What you should do
Drop every picture and give the entries back exactly.

[Source records]
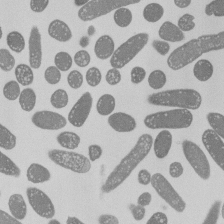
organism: E. coli
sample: Bacterial nucleoid
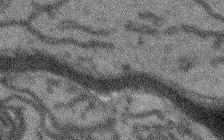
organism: Arabidopsis thaliana
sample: Root tip
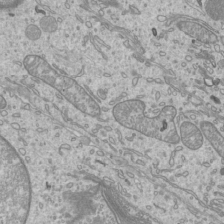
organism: Mouse
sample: Cilia; mouse epididymis
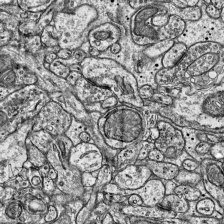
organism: Mouse
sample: Visual Cortex
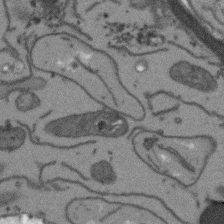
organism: Arabidopsis thaliana
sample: Root tip
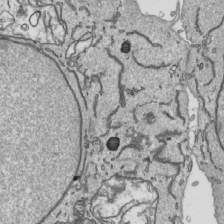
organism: Human
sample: Mitochondria in HCT116 cells
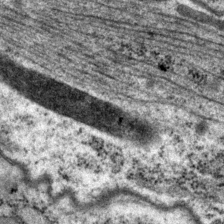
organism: P. pacificus
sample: Pharynx
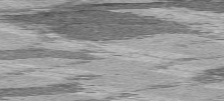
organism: C57BL Mouse
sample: Heart
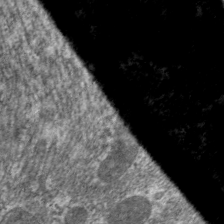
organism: C. elegans
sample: Pharynx
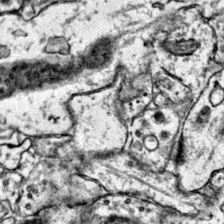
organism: Mouse
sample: Primary visual cortex
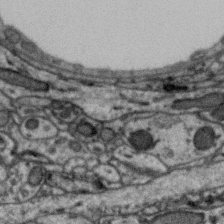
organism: Zebra finch
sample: Brain
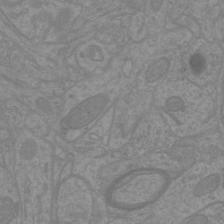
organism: Mouse
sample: Cortical neurons
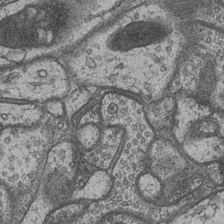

Result of this exercise
organism: E. coli
sample: Bacterial nucleoid
organism: Arabidopsis thaliana
sample: Root tip
organism: Mouse
sample: Cilia; mouse epididymis
organism: Mouse
sample: Visual Cortex
organism: Arabidopsis thaliana
sample: Root tip
organism: Human
sample: Mitochondria in HCT116 cells
organism: P. pacificus
sample: Pharynx
organism: C57BL Mouse
sample: Heart
organism: C. elegans
sample: Pharynx
organism: Mouse
sample: Primary visual cortex
organism: Zebra finch
sample: Brain
organism: Mouse
sample: Cortical neurons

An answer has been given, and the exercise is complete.